“林二小姐!”
“林二小姐在哪儿?在哪儿呢?我怎么没看到, 你瞎嚷嚷啥。”
“看到了马车没有?丁点大的两个孩子站在那儿呢!”
“哎呦两个小姑娘,哪个是林二小姐?我那天没见着,都是精神的小姑娘!”
“带着帽子没多少头发的那个, 很好认的。”
林鹤救了桐花村的村民, 前些天还一直在村里走访, 统计失去了家村民的损失,村民看在眼里,心中感激, 想要给林青天送东西。
但是林青天不愧是林青天,就像是话本里一样是青天大老爷,根本不拿百姓东西。
村里人一腔感激无处安放, 在听到了林家二小姐过来了,非要把东西塞过来。
来的村民实在太多了,他们带的东西也是五花八门, 口中说出来的感激话让昭昭白嫩的面颊都成了蔷薇色。
从自家种的胡瓜,到晚春的茶叶,甚至还有人抱来了一只咯咯叫的母鸡, 不住地要把母鸡塞入到她的怀中, 让昭昭哭笑不得连连摆手。
老太太的年龄很大了, 牙齿都掉了不少,口腔里牙床萎缩, 说话都有些不太清楚, 努力去听才能够辨认出来她说的是什么:
“这母鸡可好了, 每天都可以下一个蛋, 是我孙孙每天喂蚯蚓喂出来的, 就送给林二小姐, 二小姐每天早晨就可以吃一个蛋, 个子长得高,脸蛋也像是鸡蛋一样光滑。”

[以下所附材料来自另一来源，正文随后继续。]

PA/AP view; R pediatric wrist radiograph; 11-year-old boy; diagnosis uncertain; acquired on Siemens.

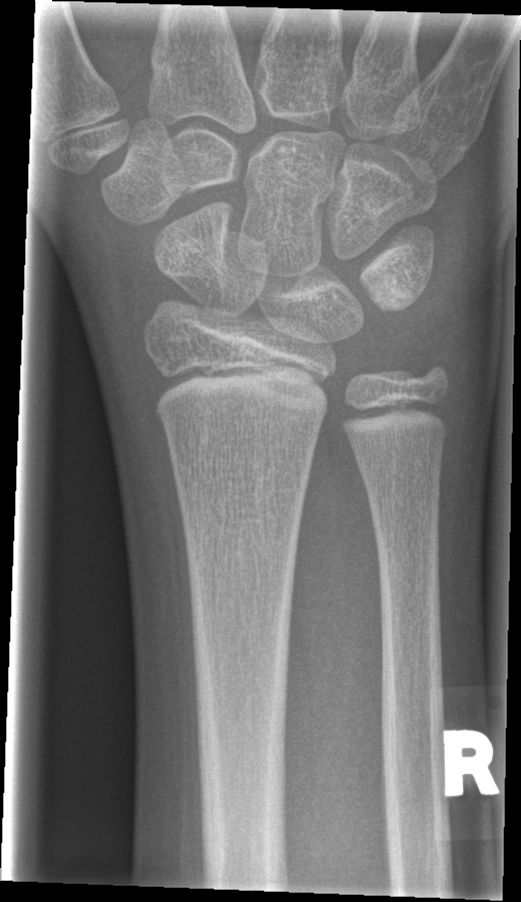

FINDINGS — No fracture bounding box.

钱家的马车就那么点大,要是拿了东西根本就放不下,更何况东西不能拿。
昭昭花了小半个时辰,拒绝这些好意,脸上一直笑盈盈的,很认真不厌其烦地解释不能拿。
昭昭忙完了之后,看着孙峥正在编草编,被艾草熏黄的手指翻飞,很快就出现了一只蚱蜢,这只威风凛凛的蚱蜢被钱宝儿称呼为“大将军”,昭昭用手指拨动了一下蚱蜢的须须,看着她的动作,钱宝儿激动地说道,“是不是特别像!岑大夫的手艺真好!”
昭昭点点头。
孙峥看着昭昭已经推掉了那些礼物,让她先等一等,他去找了三个孩子,用三十个铜钱的价格定下一箩筐的草,让孩子们弄好了草之后,直接交给他的车夫。
钱宝儿看着昭昭看着孙峥的背影,有些心虚地说道,“昭昭,我说了不用那么多,他说的没关系。”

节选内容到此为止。